**Record excerpts:**
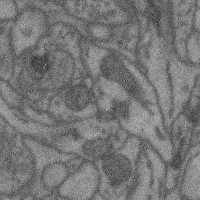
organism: Mouse
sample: Cerebral cortex
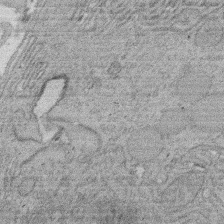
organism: Rat
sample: Salivary granule
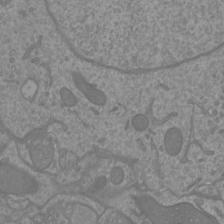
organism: Mouse
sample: Cortical neurons
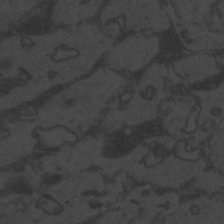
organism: Zebrafish
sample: Macrophage infected with Toxoplasma gondii
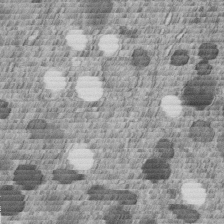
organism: C. elegans
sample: C. elegans embryo early stage
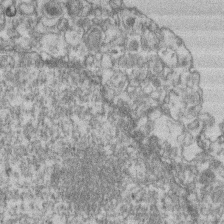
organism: Mouse
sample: T cell stromal cell synapse
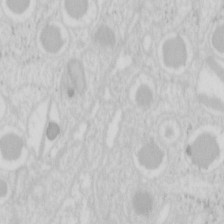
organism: Mouse
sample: Pancreas
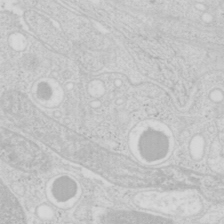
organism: Mouse
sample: Pancreas
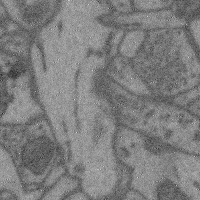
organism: Mouse
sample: Cerebral cortex
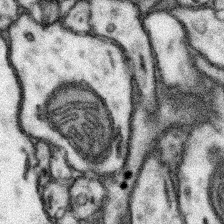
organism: Mouse
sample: Somatosensory cortex neuropil
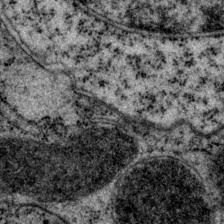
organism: P. pacificus
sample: Pharynx
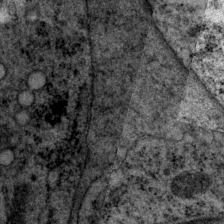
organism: P. pacificus
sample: Pharynx
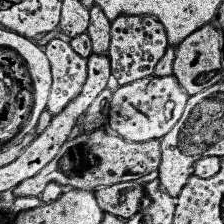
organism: Human
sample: Temporal Lobe
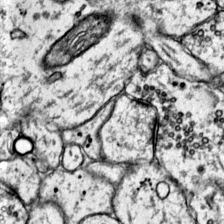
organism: Mouse
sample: Primary visual cortex
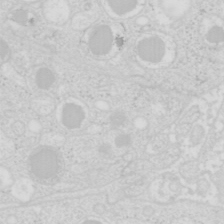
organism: Mouse
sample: Pancreas
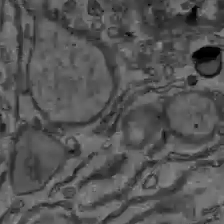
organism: C57BL Mouse
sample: Liver
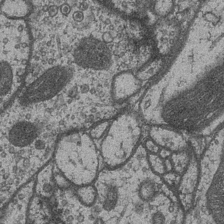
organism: Drosophila
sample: Optic medulla
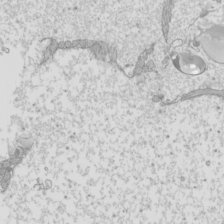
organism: Mouse
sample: Cilia; mouse epididymis
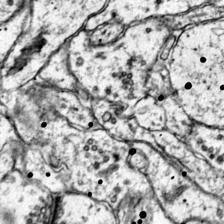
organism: Mouse
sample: Primary visual cortex
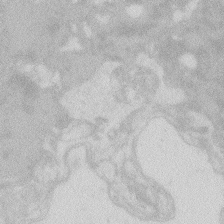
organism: Zebrafish
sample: Macrophage
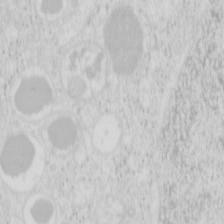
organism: Mouse
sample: Pancreas
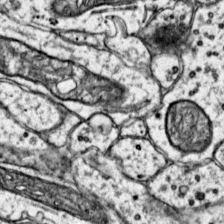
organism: Mouse
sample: Primary visual cortex
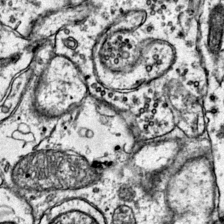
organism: Mouse
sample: Primary visual cortex
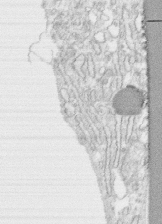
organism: Human
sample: CRL-1474
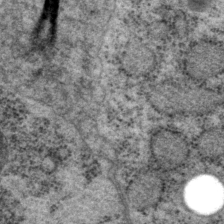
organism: P. pacificus
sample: Pharynx
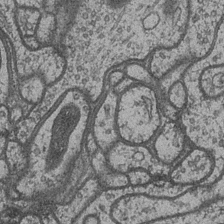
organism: Drosophila
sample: Optic medulla
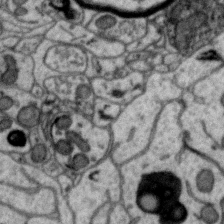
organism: Zebra finch
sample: Brain
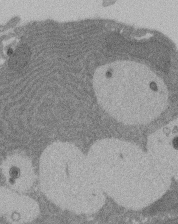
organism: Rat
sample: Salivary granule
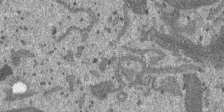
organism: Human
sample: Lung epithelial cells infected with SARS-CoV-2
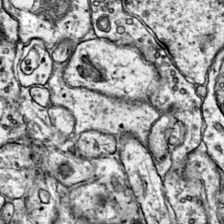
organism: Mouse
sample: Primary visual cortex
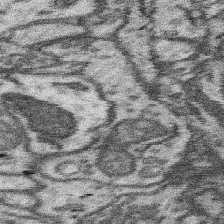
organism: Mouse
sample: Somatosensory cortex neuropil
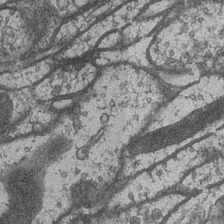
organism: Drosophila
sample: Optic medulla
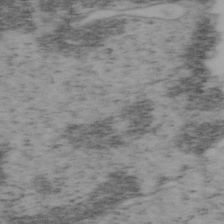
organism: Mouse
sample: OT-I killer T cells with ID8 ovarian cancer cells
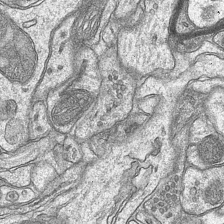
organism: Mouse
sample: CA1 Hippocampus
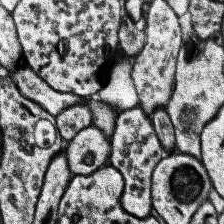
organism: Human
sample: Temporal Lobe
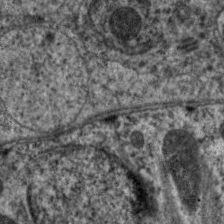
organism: C. elegans
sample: Pharynx
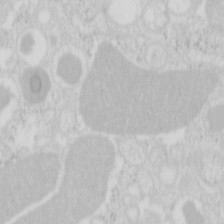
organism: Mouse
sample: Pancreas
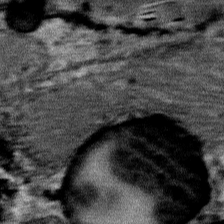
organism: Mouse
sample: Mouse Salivary gland
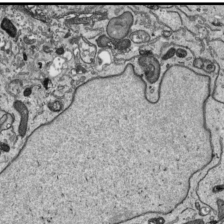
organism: Human
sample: Mitochondria in HCT116 cells
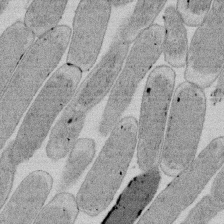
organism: E. coli
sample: Bacterial nucleoid
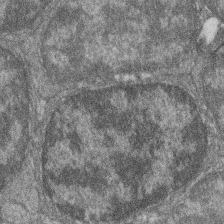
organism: Zebrafish
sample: Cilia; retinal pigment epithelium
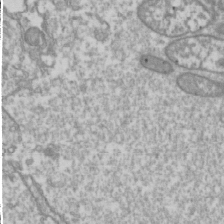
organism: Drosophila
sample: Cell division; meiosis; drosophila spermatocytes
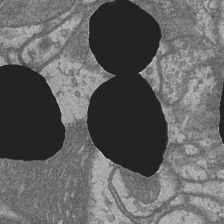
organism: Drosophila
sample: Optic medulla
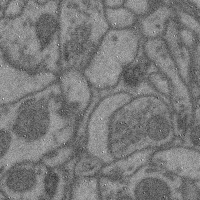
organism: Mouse
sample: Cerebral cortex
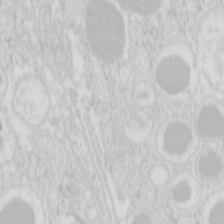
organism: Mouse
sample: Pancreas
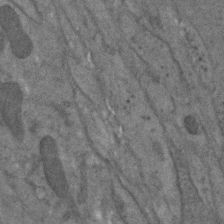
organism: C. elegans
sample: C. elegans embryo
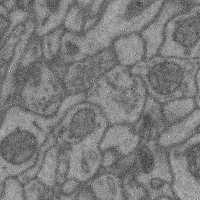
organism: Mouse
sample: Cerebral cortex
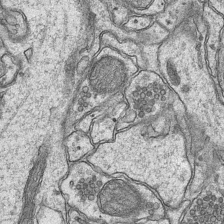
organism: Mouse
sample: CA1 Hippocampus
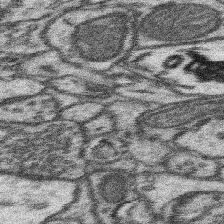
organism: Mouse
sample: Somatosensory cortex neuropil
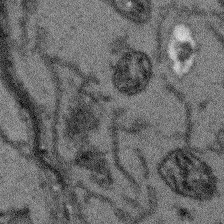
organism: Arabidopsis thaliana
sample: Root tip
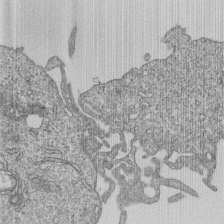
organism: Human
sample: MDA-MB-231 cells
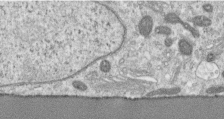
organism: Human
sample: Centriole in RPE cells
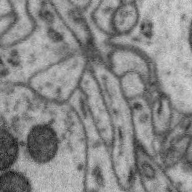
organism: Zebra finch
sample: Brain
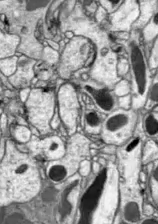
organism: Drosophila
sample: Optic lobe
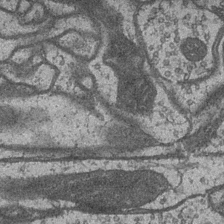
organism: Drosophila
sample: Optic medulla
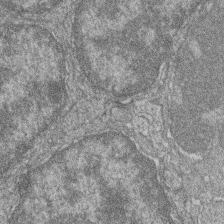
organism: Zebrafish
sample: Cilia; retinal pigment epithelium
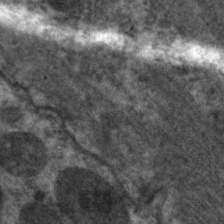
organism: C. elegans
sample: Pharynx
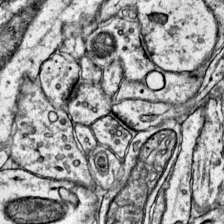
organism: Mouse
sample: Primary visual cortex
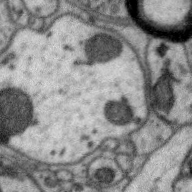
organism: Zebra finch
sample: Brain
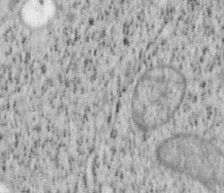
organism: Mouse
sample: OT-I killer T cells with ID8 ovarian cancer cells
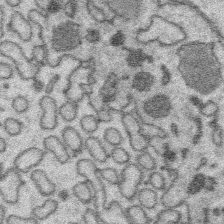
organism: Platynereis dumerilii
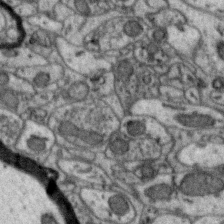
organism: Zebra finch
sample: Brain
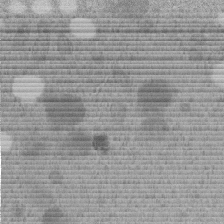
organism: C. elegans
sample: C. elegans embryo early stage
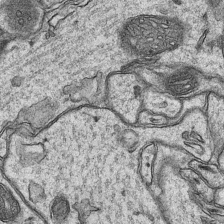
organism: Mouse
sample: CA1 Hippocampus
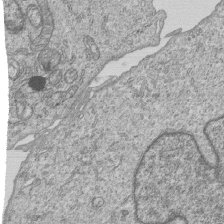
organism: Human
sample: MDA-MB-231 cells
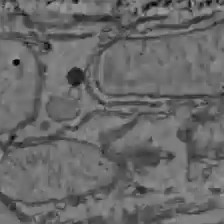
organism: C57BL Mouse
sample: Liver
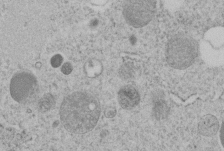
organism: C. elegans
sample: C. elegans embryo early stage
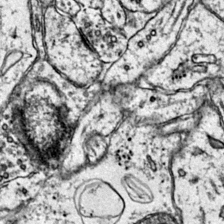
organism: Mouse
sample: Primary visual cortex
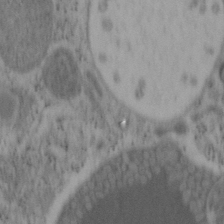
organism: Mouse
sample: OT-I killer T cells with ID8 ovarian cancer cells
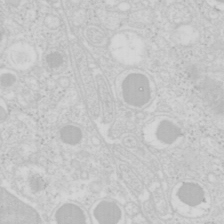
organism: Mouse
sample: Pancreas
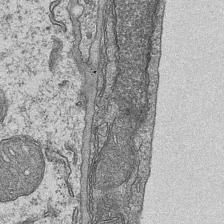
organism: Mouse
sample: CA1 Hippocampus
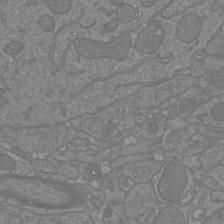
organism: Mouse
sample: Cortical neurons
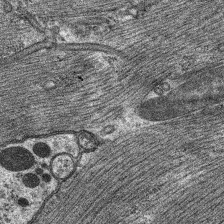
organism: C. elegans
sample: Pharynx
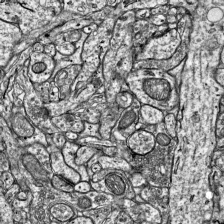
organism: Mouse
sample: Visual Cortex
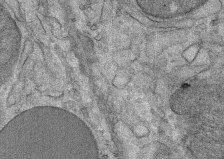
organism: Mouse
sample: Mouse Salivary gland

**Work instructions:** Give the data back exactly, omitting all pictures.

**Expected answer:**
organism: Mouse
sample: Cerebral cortex
organism: Rat
sample: Salivary granule
organism: Mouse
sample: Cortical neurons
organism: Zebrafish
sample: Macrophage infected with Toxoplasma gondii
organism: C. elegans
sample: C. elegans embryo early stage
organism: Mouse
sample: T cell stromal cell synapse
organism: Mouse
sample: Pancreas
organism: Mouse
sample: Pancreas
organism: Mouse
sample: Cerebral cortex
organism: Mouse
sample: Somatosensory cortex neuropil
organism: P. pacificus
sample: Pharynx
organism: P. pacificus
sample: Pharynx
organism: Human
sample: Temporal Lobe
organism: Mouse
sample: Primary visual cortex
organism: Mouse
sample: Pancreas
organism: C57BL Mouse
sample: Liver
organism: Drosophila
sample: Optic medulla
organism: Mouse
sample: Cilia; mouse epididymis
organism: Mouse
sample: Primary visual cortex
organism: Zebrafish
sample: Macrophage
organism: Mouse
sample: Pancreas
organism: Mouse
sample: Primary visual cortex
organism: Mouse
sample: Primary visual cortex
organism: Human
sample: CRL-1474
organism: P. pacificus
sample: Pharynx
organism: Drosophila
sample: Optic medulla
organism: Zebra finch
sample: Brain
organism: Rat
sample: Salivary granule
organism: Human
sample: Lung epithelial cells infected with SARS-CoV-2
organism: Mouse
sample: Primary visual cortex
organism: Mouse
sample: Somatosensory cortex neuropil
organism: Drosophila
sample: Optic medulla
organism: Mouse
sample: OT-I killer T cells with ID8 ovarian cancer cells
organism: Mouse
sample: CA1 Hippocampus
organism: Human
sample: Temporal Lobe
organism: C. elegans
sample: Pharynx
organism: Mouse
sample: Pancreas
organism: Mouse
sample: Mouse Salivary gland
organism: Human
sample: Mitochondria in HCT116 cells
organism: E. coli
sample: Bacterial nucleoid
organism: Zebrafish
sample: Cilia; retinal pigment epithelium
organism: Drosophila
sample: Cell division; meiosis; drosophila spermatocytes
organism: Drosophila
sample: Optic medulla
organism: Mouse
sample: Cerebral cortex
organism: Mouse
sample: Pancreas
organism: C. elegans
sample: C. elegans embryo
organism: Mouse
sample: Cerebral cortex
organism: Mouse
sample: CA1 Hippocampus
organism: Mouse
sample: Somatosensory cortex neuropil
organism: Arabidopsis thaliana
sample: Root tip
organism: Human
sample: MDA-MB-231 cells
organism: Human
sample: Centriole in RPE cells
organism: Zebra finch
sample: Brain
organism: Drosophila
sample: Optic lobe
organism: Drosophila
sample: Optic medulla
organism: Zebrafish
sample: Cilia; retinal pigment epithelium
organism: C. elegans
sample: Pharynx
organism: Mouse
sample: Primary visual cortex
organism: Zebra finch
sample: Brain
organism: Mouse
sample: OT-I killer T cells with ID8 ovarian cancer cells
organism: Platynereis dumerilii
organism: Zebra finch
sample: Brain
organism: C. elegans
sample: C. elegans embryo early stage
organism: Mouse
sample: CA1 Hippocampus
organism: Human
sample: MDA-MB-231 cells
organism: C57BL Mouse
sample: Liver
organism: C. elegans
sample: C. elegans embryo early stage
organism: Mouse
sample: Primary visual cortex
organism: Mouse
sample: OT-I killer T cells with ID8 ovarian cancer cells
organism: Mouse
sample: Pancreas
organism: Mouse
sample: CA1 Hippocampus
organism: Mouse
sample: Cortical neurons
organism: C. elegans
sample: Pharynx
organism: Mouse
sample: Visual Cortex
organism: Mouse
sample: Mouse Salivary gland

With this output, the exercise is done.